In a kind of another practical application scene of load-balancing method based on CPU-GPU provided by the present application, such as Fig. 6 and Shown in Fig. 7, after using the second query statement to execute respectively to data to be checked for 80,000,000 row data and 1.4 hundred million row data Result, wherein the second query statement are as follows: select count (*) from (select tbl1.attr1 from tbl1 Join tbl2 on tbl1.attr1=tbl2.attr1), since second query statement is attended operation, flowing water Line number amount is more than first query statement.In Fig. 6 it can be seen that under 80,000,000 row data, when cpu load is 2, GPU is When loading 7, system a length of minimum value T when executingmin=1361 milliseconds.In Fig. 7 it can be seen that under 1.4 hundred million row data, when When cpu load is 7, when GPU load is 18, system a length of minimum value T when executingmin=3488 milliseconds, system performance is best, with 80,000,000 row data are inquired under second query statement and 1.4 hundred million row data are undertaken the system all loaded by GPU respectively and held 1750 milliseconds of row duration improve about 22% and 28% compared with 4845 milliseconds, using the system performance after load sharing policy, Wherein, (GPU undertakes the corresponding system of system execution duration-load sharing policy all loaded and holds 22%=when 80,000,000 row Row length)/(GPU undertakes the system all loaded and executes duration when 80,000,000 row)=(1750 milliseconds -1361 milliseconds)/1750 milli Second;GPU undertakes the system all loaded and executes the corresponding system execution of duration-load sharing policy when hundred million row of 28%=1.4 It is long)/(GPU undertakes the system all loaded and executes duration when 1.4 row)=(4845 milliseconds -3488 milliseconds)/4845 milliseconds.
According to the another aspect of the application, a kind of non-volatile memory medium is additionally provided, being stored thereon with computer can Reading instruction when the computer-readable instruction can be executed by processor, realizes the processor as above-mentioned based on CPU-GPU Load-balancing method.
According to the another aspect of the application, a kind of equipment is additionally provided, wherein comprising:
One or more processors;
Non-volatile memory medium, for storing one or more computer-readable instructions,
When one or more of computer-readable instructions are executed by one or more of processors, so that one Or multiple processors realize such as the above-mentioned load-balancing method based on CPU-GPU
Here, the detailed content of each embodiment of the equipment, for details, reference can be made to the one kind executed in the equipment to be based on The corresponding part of the embodiment of the method for the load-balancing method of CPU-GPU, here, repeating no more.
In conclusion the application is made by constructing assembly line query execution model on CPU-GPU heterogeneous database system CPU-GPU isomeric data analysis system can support the query analysis under big data scene;Determine the total of pending assembly line Quantity;Start the assembly line query execution model to distribute the corresponding assembly line of the total quantity to the CPU and institute It states on GPU, and the execution duration of the assembly line according to the determining single on the CPU and the GPU respectively, calculates all The corresponding system of load sharing policy execute duration;All systems are finally executed to the minimum value pair in duration The load sharing policy answered is determined as best CPU-GPU allocation strategy, and the load based on CPU-GPU isomeric data analysis system is equal Weighing apparatus strategy can reasonable distribution assembly line be loaded to different processor, make full use of processor computing resource, not only improve system Performance, moreover it is possible to make system reach overall performance best.

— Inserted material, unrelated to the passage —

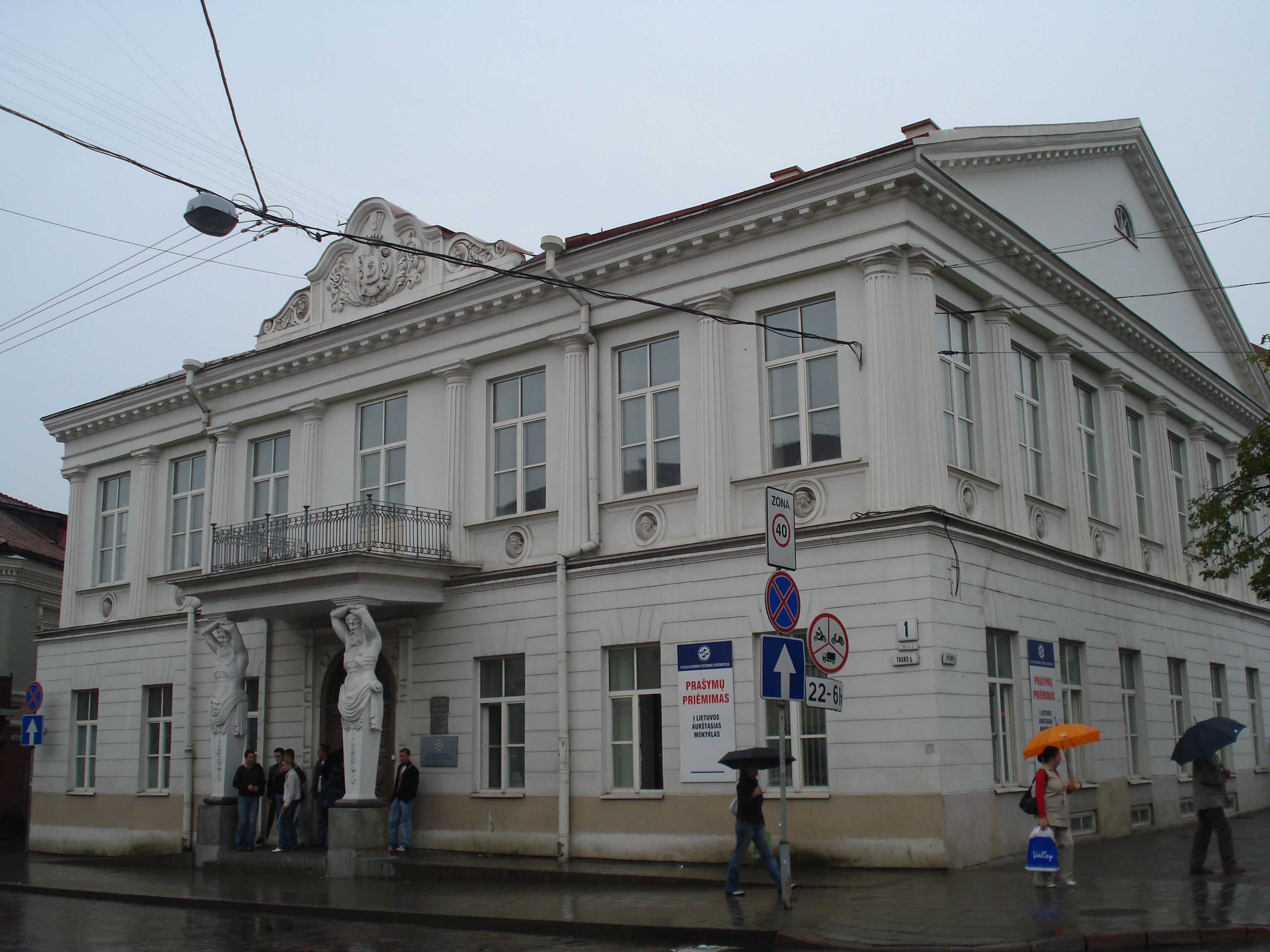 Tyszkiewicz Palace in Vilnius

It should be noted that the application can be carried out in the assembly of software and/or software and hardware, for example, can adopt With specific integrated circuit (ASIC), general purpose computer or any other realized similar to hardware device.In one embodiment In, the software program of the application can be executed to implement the above steps or functions by processor.Similarly, the application Software program (including relevant data structure) can be stored in computer readable recording medium, for example, RAM memory, Magnetic or optical driver or floppy disc and similar devices.In addition, hardware can be used to realize in some steps or function of the application, example Such as, as the circuit cooperated with processor thereby executing each step or function.
In addition, a part of the application can be applied to computer program product, such as computer program instructions, when its quilt When computer executes, by the operation of the computer, it can call or provide according to the present processes and/or technical solution. And the program instruction of the present processes is called, it is possibly stored in fixed or moveable recording medium, and/or pass through Broadcast or the data flow in other signal-bearing mediums and transmitted, and/or be stored according to described program instruction operation In the working storage of computer equipment.Here, including a device according to one embodiment of the application, which includes using Memory in storage computer program instructions and processor for executing program instructions, wherein when the computer program refers to When enabling by processor execution, method and/or skill of the device operation based on aforementioned multiple embodiments according to the application are triggered Art scheme.
It is obvious to a person skilled in the art that the application is not limited to the details of above-mentioned exemplary embodiment, Er Qie In the case where without departing substantially from spirit herein or essential characteristic, the application can be realized in other specific forms.Therefore, no matter From the point of view of which point, the present embodiments are to be considered as illustrative and not restrictive, and scope of the present application is by appended power Benefit requires rather than above description limits, it is intended that all by what is fallen within the meaning and scope of the equivalent elements of the claims Variation is included in the application.Any reference signs in the claims should not be construed as limiting the involved claims.This Outside, it is clear that one word of " comprising " does not exclude other units or steps, and odd number is not excluded for plural number.That states in device claim is multiple Unit or device can also be implemented through software or hardware by a unit or device.The first, the second equal words are used to table Show title, and does not indicate any particular order.

Claims (10)

1. a kind of load-balancing method based on CPU-GPU, wherein the described method includes:
Assembly line query execution model is constructed on CPU-GPU heterogeneous database system;
Determine the total quantity of pending assembly line;
Start the assembly line query execution model, the corresponding assembly line of the total quantity is distributed to the CPU and institute It states on GPU, and the execution duration of the assembly line according to the determining single on the CPU and the GPU respectively, calculates all The corresponding system of load sharing policy execute duration;
All systems are executed into the corresponding load sharing policy of minimum value in duration and are determined as optimum load distribution plan Slightly.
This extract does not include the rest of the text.